6. Aux termes de l’article L. 1111-2 du code général des collectivités territoriales : « Les communes, les départements et les régions règlent par leurs délibérations les affaires de leur compétence. / Ils concourent avec l’Etat à l’administration et à l’aménagement du territoire, au développement économique, social, sanitaire, culturel et scientifique, à la promotion de la santé, à la lutte contre les discriminations, à la promotion de l’égalité entre les femmes et les hommes ainsi qu’à la protection de l’environnement, à la lutte contre l’effet de serre par la maîtrise et l’utilisation rationnelle de l’énergie, et à l’amélioration du cadre de vie. Ils peuvent associer le public à la conception ou à l’élaboration de ces politiques, selon les modalités prévues à l’article L. 131-1 du code des relations entre le public et l’administration […]. »

7. Si le département se prévaut de son rôle en matière d’aménagement du territoire, d’utilisation rationnelle de l’énergie et de protection de l’environnement, les dispositions précitées se bornent à donner vocation aux départements à agir dans le sens de la promotion des intérêts qu’elles visent, sans leur conférer aucune compétence dans ces domaines. Par suite, et alors au surplus que, s’agissant de l’aménagement du territoire, cet intérêt ne figure pas parmi ceux visés à l’article L. 511-1 précité du code de l’environnement et que, s’agissant de l’utilisation rationnelle de l’énergie, le département ne fait état d’aucune caractéristique du projet susceptible de porter atteinte à cet intérêt, l’article L. 1111-2 précité du code général des collectivités territoriales ne lui confère pas un intérêt direct à l’annulation de l’arrêté contesté.

8. L’article L. 1111-9 du code général des collectivités territoriales, qui désigne le département comme chef de file quant à l’exercice des compétences relatives à l’action sociale, le développement social et la contribution à la résorption de la précarité énergétique, l’autonomie des personnes et la solidarité des territoires, ne donne aux départements aucune compétence dans des domaines d’action relatifs aux intérêts visés à l’article L. 511-1 du code de l’environnement.

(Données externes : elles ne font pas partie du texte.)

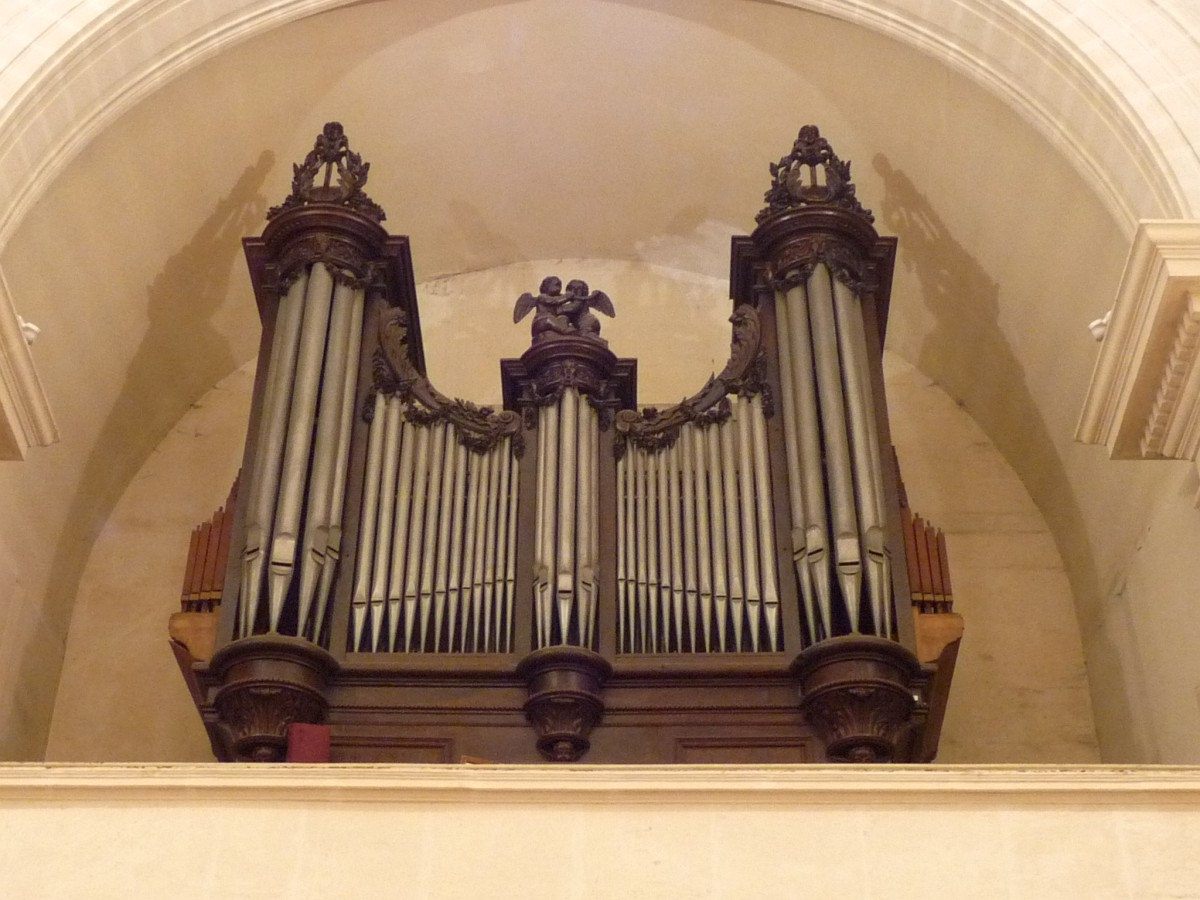 Orgue, église St-Jacques de l'Houmeau, Angoulême, France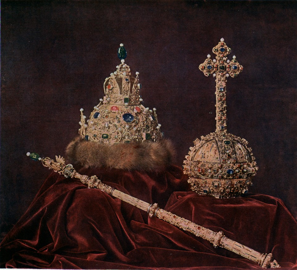 «Большой наряд» царя Михаила Федоровича из основного собрания Оружейной палаты на снимке пионера цветной фотографии, знаменитого Сергея Михайловича Прокудина-Горского, 10-ые годы XX века. Венец – Москва, мастерские Кремля, 1627 год; скипетр и держава – Западная Европа, около 1600 года.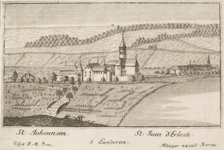 SNB, GUGE-NÖTHIGER-F-38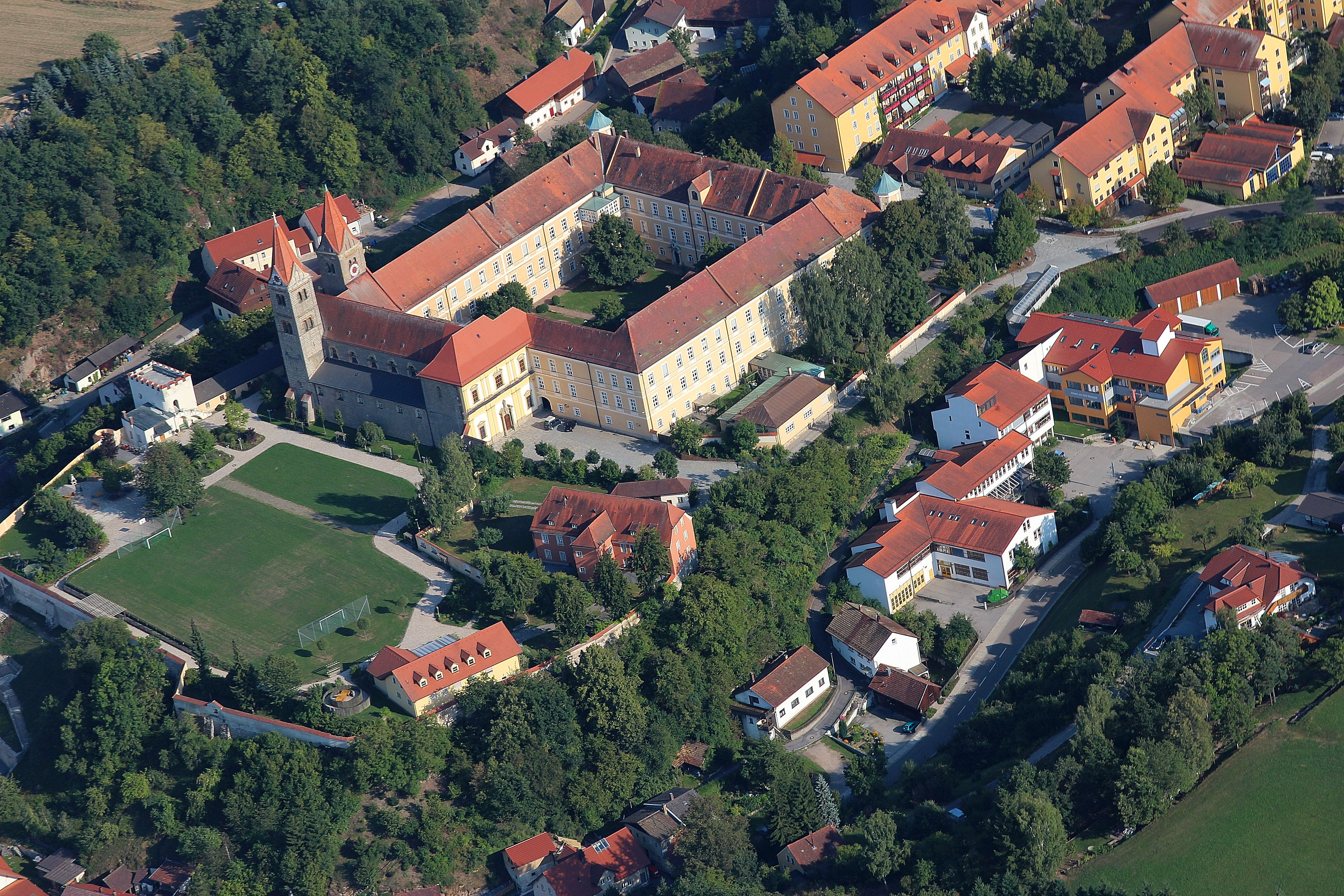 Klosteranlage Reichenbach am Regen, Landkreis Cham, Oberpfaz, Bayern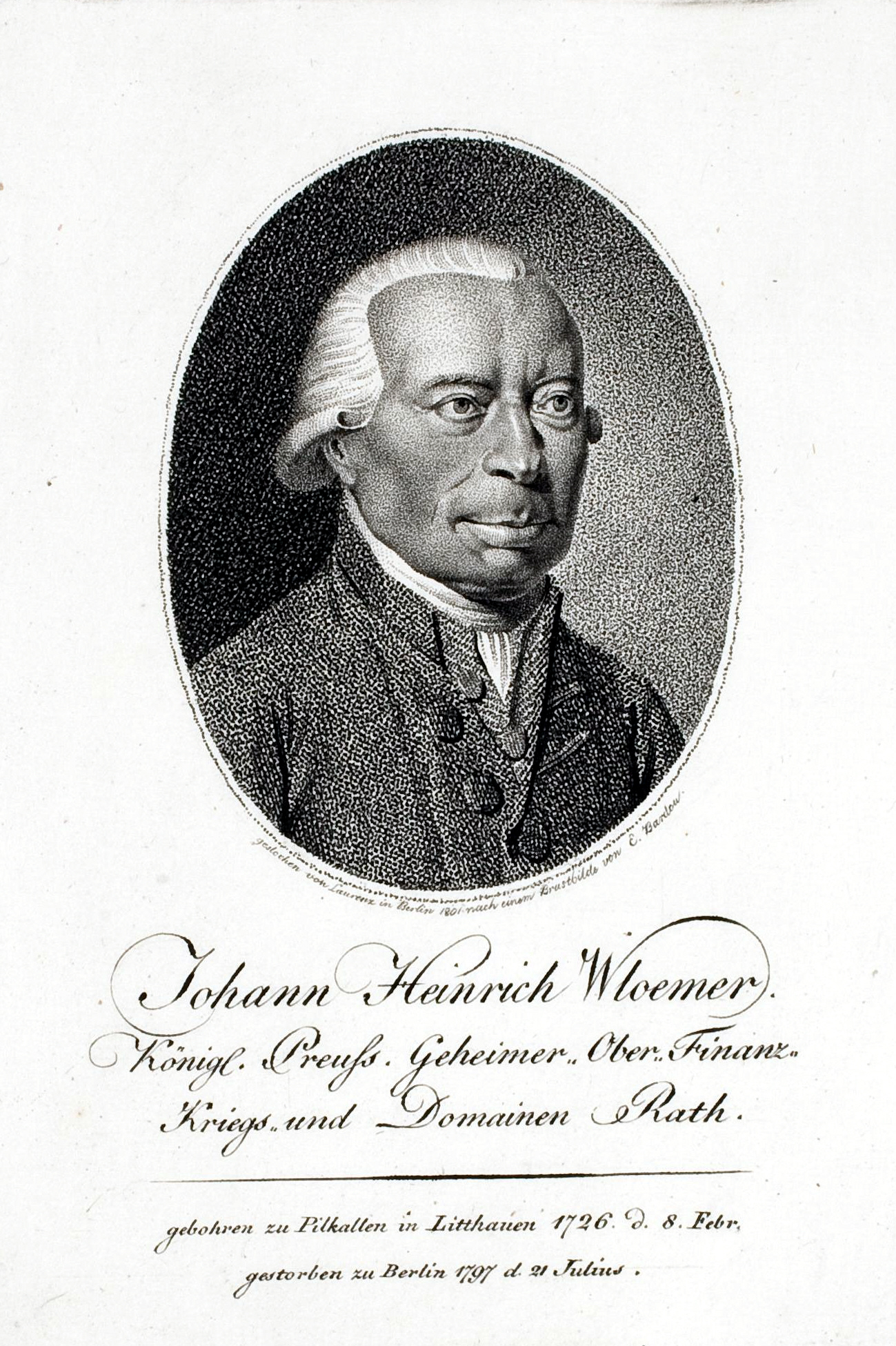 Bildnis Johann Heinrich Wlömer, Berlin, 1802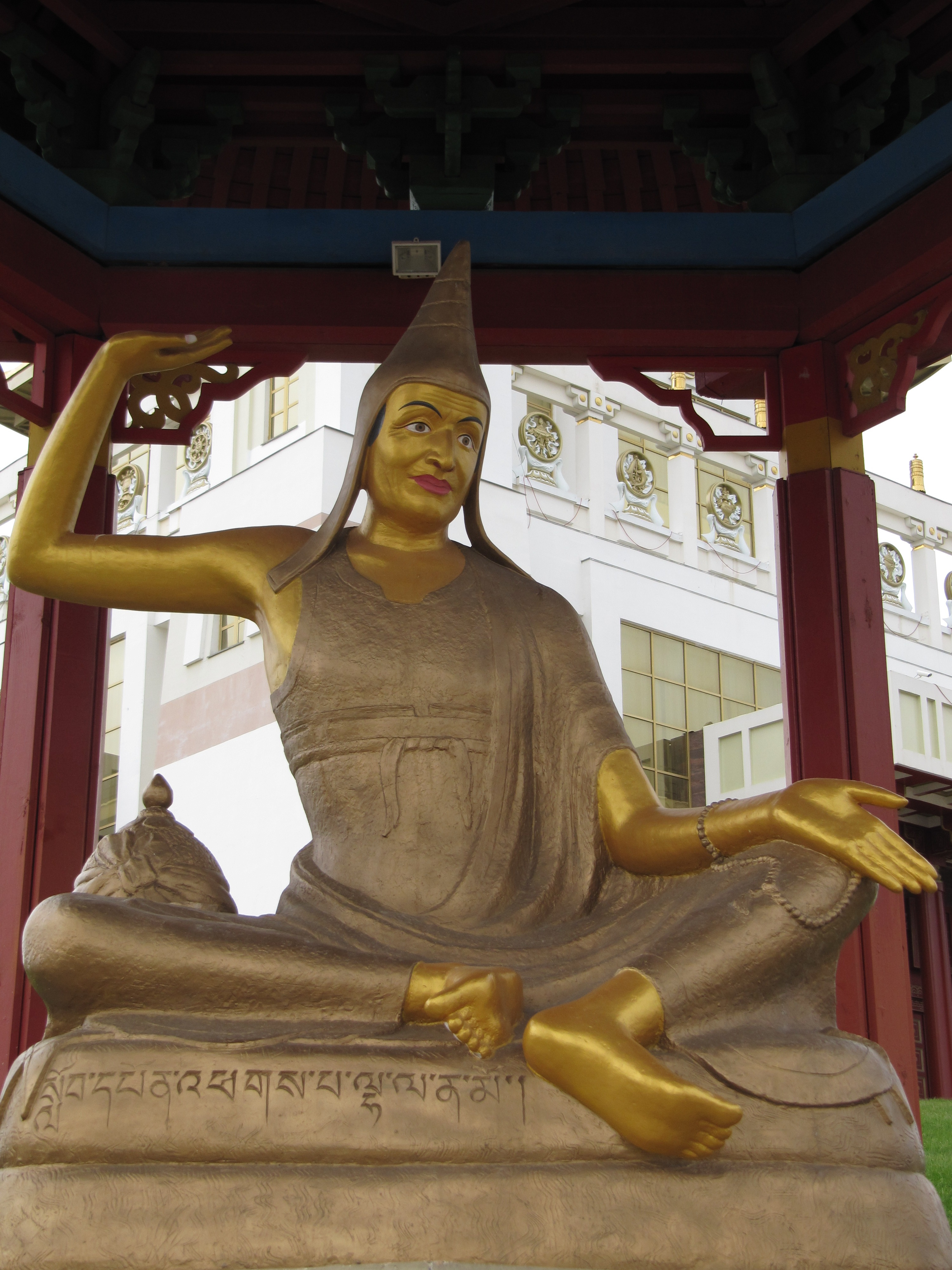 Статуя Арьядевы, Центральный хурул, Элиста, Калмыкия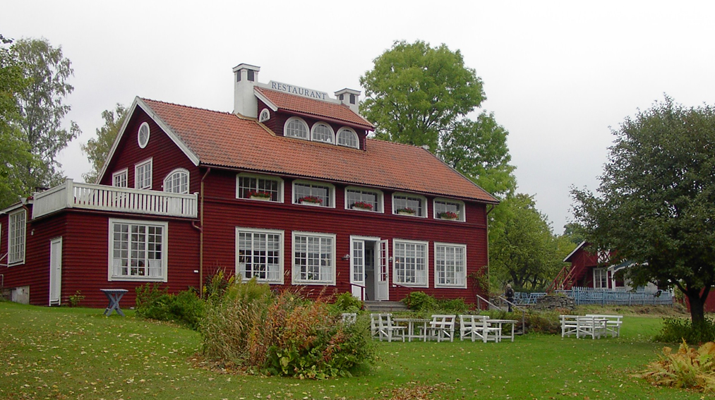 Sillegårdens verksamhet byggdes upp av Ida Sahlström.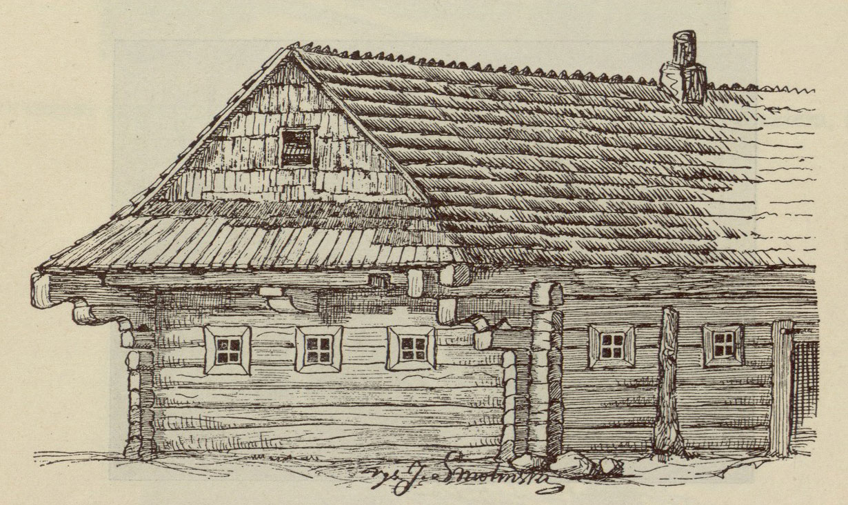 Беларуская (тарашкевіца): Нясьвіж (Niaśviž). Тыповы мяшчанскі дом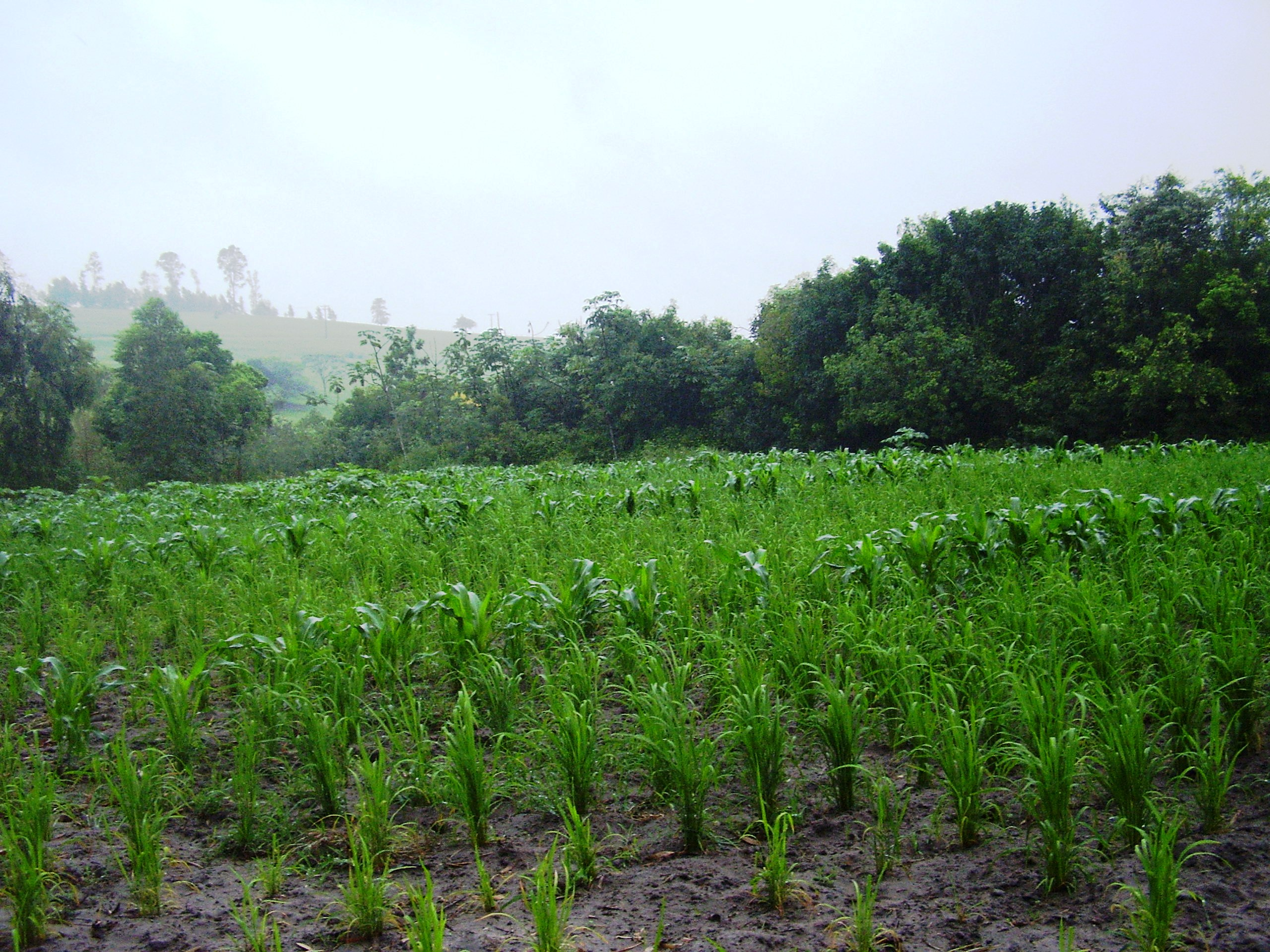 roça de aroz São Pedro do turvo SP

9. Si le code du tourisme donne compétence aux départements pour élaborer et mettre en oeuvre une politique touristique sur leurs territoires, le département requérant n’invoque en l’espèce aucune atteinte particulière que le projet, de par son implantation ou ses caractéristiques, serait susceptible de porter à sa politique touristique ou à un élément de son patrimoine. Il ne résulte par ailleurs d’aucun élément de l’instruction que le parc éolien en litige, de par son implantation ou ses caractéristiques, serait susceptible de porter atteinte à l’image du département de la Charente-Maritime.

10. Enfin, si le conseil départemental de la Charente-Maritime a voté, au mois d’octobre 2018, la création d’un observatoire de l’éolien et, le 22 mars 2019, une demande de moratoire de deux ans quant à l’implantation de parcs éoliens sur le territoire du département, ces délibérations ne confèrent pas davantage, par elles-mêmes, un intérêt direct au département pour contester l’arrêté préfectoral du 6 septembre 2019.

11. Il résulte de tout ce qui précède que le département n’est pas recevable à demander l’annulation de l’arrêté du 6 septembre 2019.

12. Dans les circonstances de l’espèce, il y a lieu de mettre à la charge du département de la Charente-Maritime le versement à la société Centrale éolienne La plaine des Fiefs d’une somme de 1 500 € au titre des frais d’instance exposés.

Décide :

Article 1er : La requête du département de la Charente-Maritime est rejetée.